好半晌,才發現那日本軍官並沒有走,一直站在那兒望著我們發愣。等我們哭聲稍歇,他就
跳進山溝,把小弟拉到他身邊,我們以為他要擄走小弟,又都驚恐的撲過去抓小弟,誰知,
他卻用手帕拭去了小弟的淚痕,轉頭問母親:
    「他幾歲?」
    母親顫聲回答:「四歲。」那軍官仰頭看了看遙遠的雲天,若有所思的輕聲說了句:
    「我兒子和他一樣大!」
    說完,他轉身走出山溝,手一揮,帶著他的隊伍,頭也不回的走了。我們驚魂未定,實
在不相信就這樣度過了一場大難。我那時還不能瞭解,即使是日軍,也有妻兒,也有子女,
在他們殘殺無辜的當兒,也會有幾個無法全然泯滅「人性」的軍人。這個戴眼鏡的日本軍
官,想必也是個知識分子吧!當時,父親和祖父都從山坡下爬了上來,一家人我望望你,你
望望我,剎那間已恍如隔世。
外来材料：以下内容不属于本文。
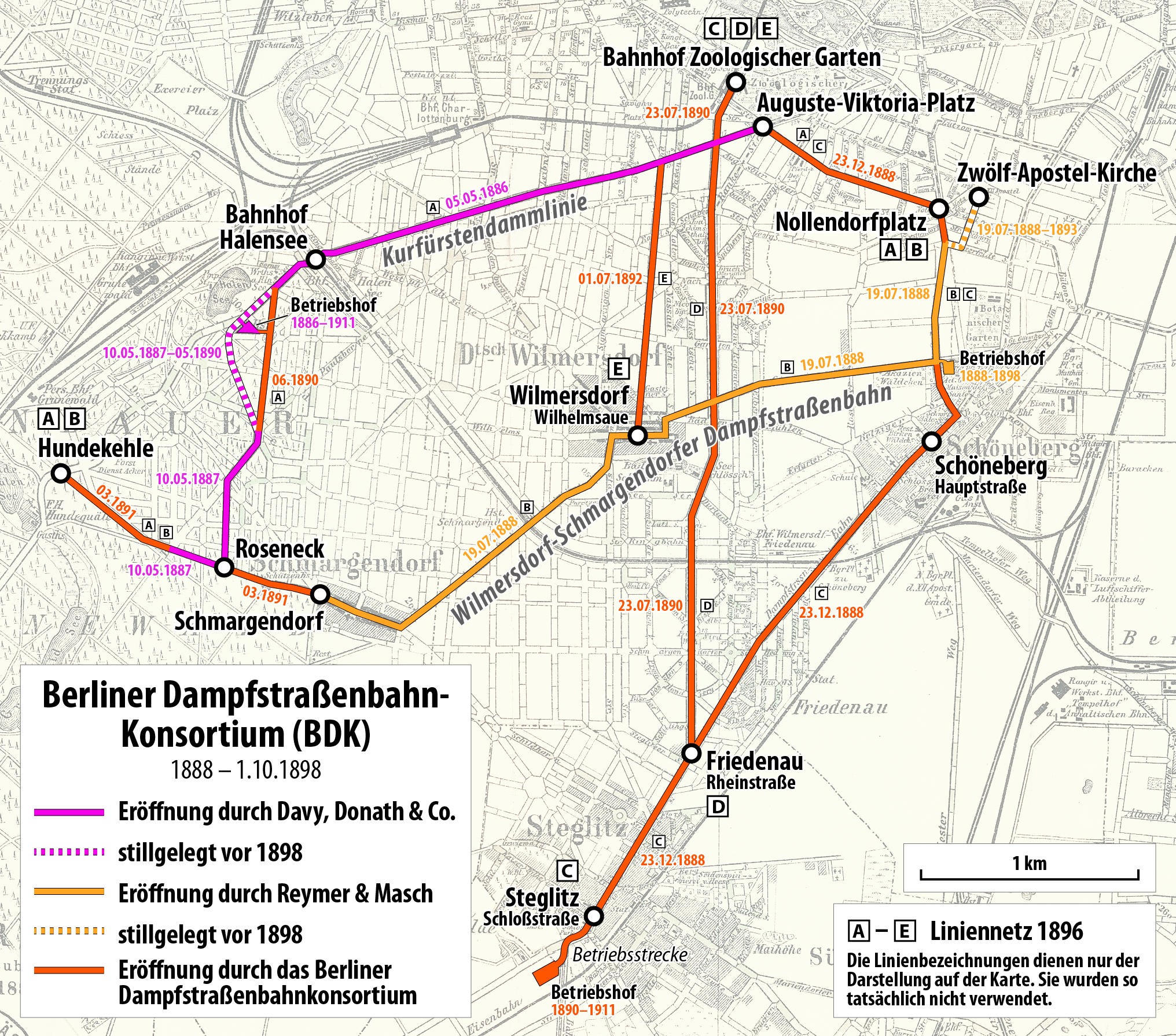 Karte des Streckennetzes des Berliner Dampfstraßenbahn-Konsortiums (1888–1.10.1898)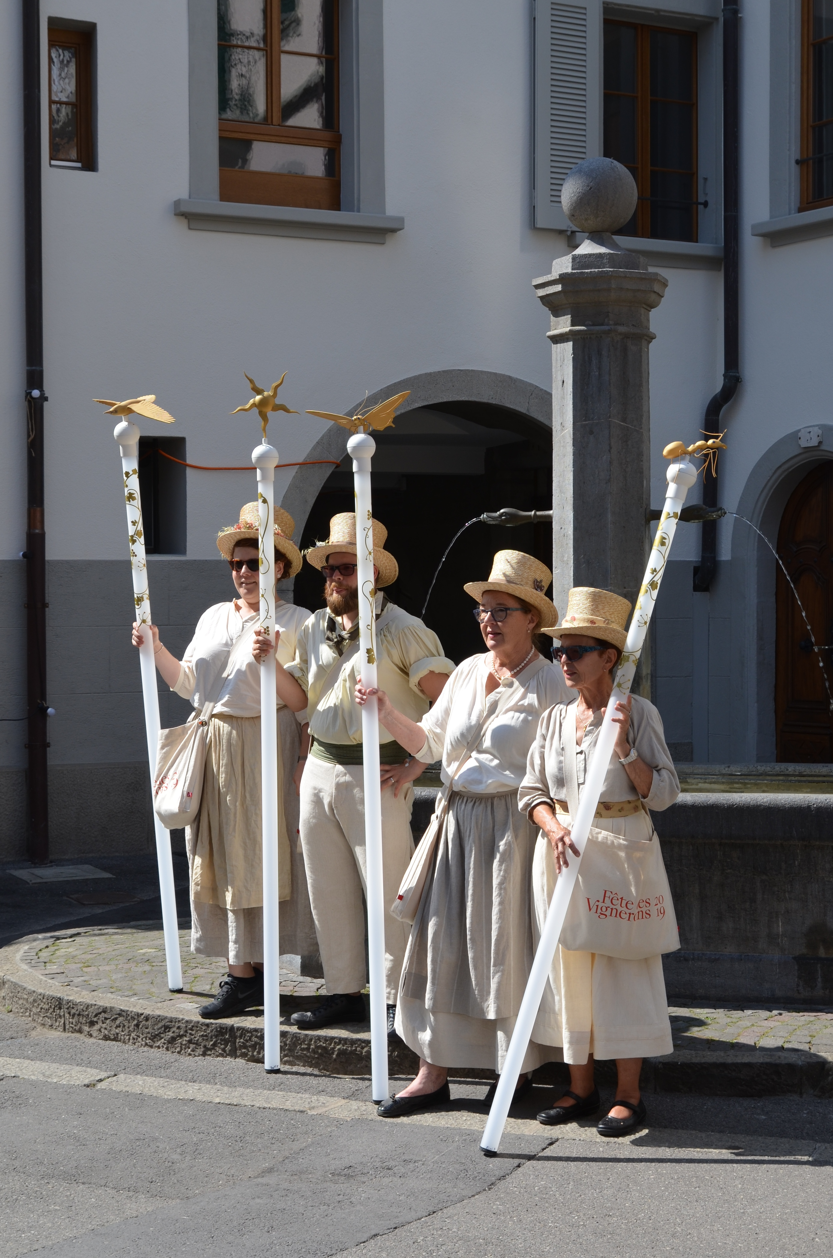 Vevey (Vaud-Suisse) - Marmousets de la fête des Vignerons de 2019.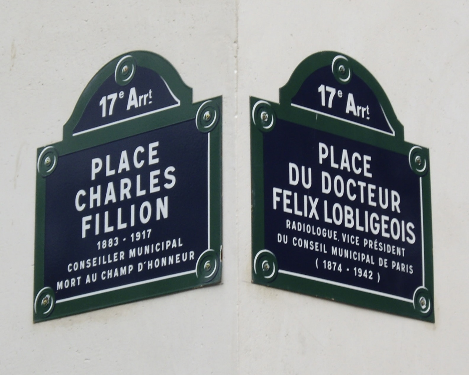 Paris 17e : place du Docteur-Félix-Lobligeois, place Charles-Fillion.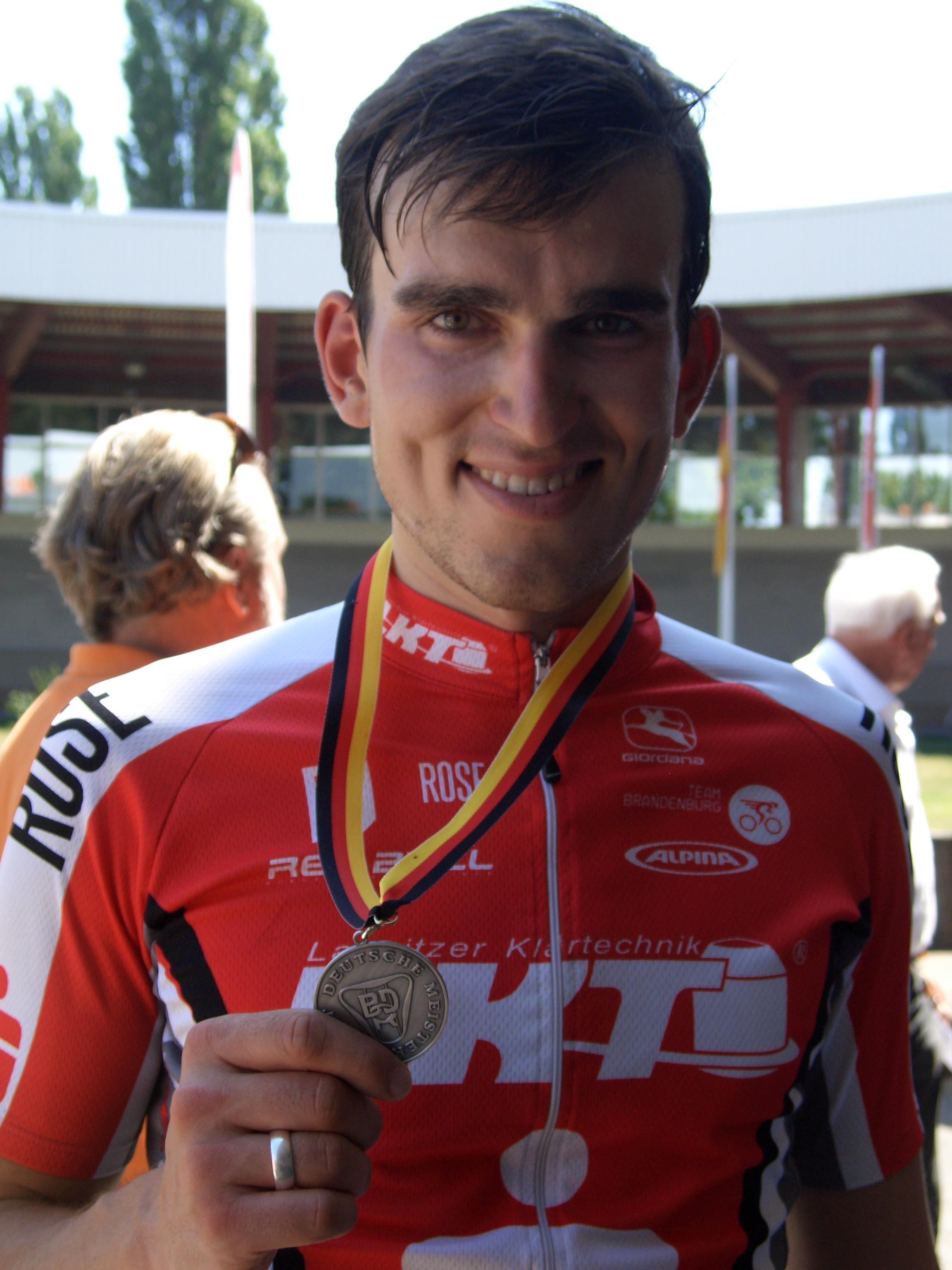 Henning Bommel, Radrennfahrer, Bahn Dm Cottbus 2010

父母執手相看,驚嚇未消。我們三個孩子,用手臂緊擁著父
母,仍嗚咽未已。祖父用枴杖一跺地,毅然的對父親說:
    「湖南不能待下去了。我已經老了,不拖累你們,你們還年輕,給我趁早離開!你們到
後方去,想辦法回四川去!走!一定要走!」父母和祖父在山溝中默默相對,彼此心中都明
白,大難已在眼前,分離是必然的事。只是當時,誰也無法就去面對這個事實!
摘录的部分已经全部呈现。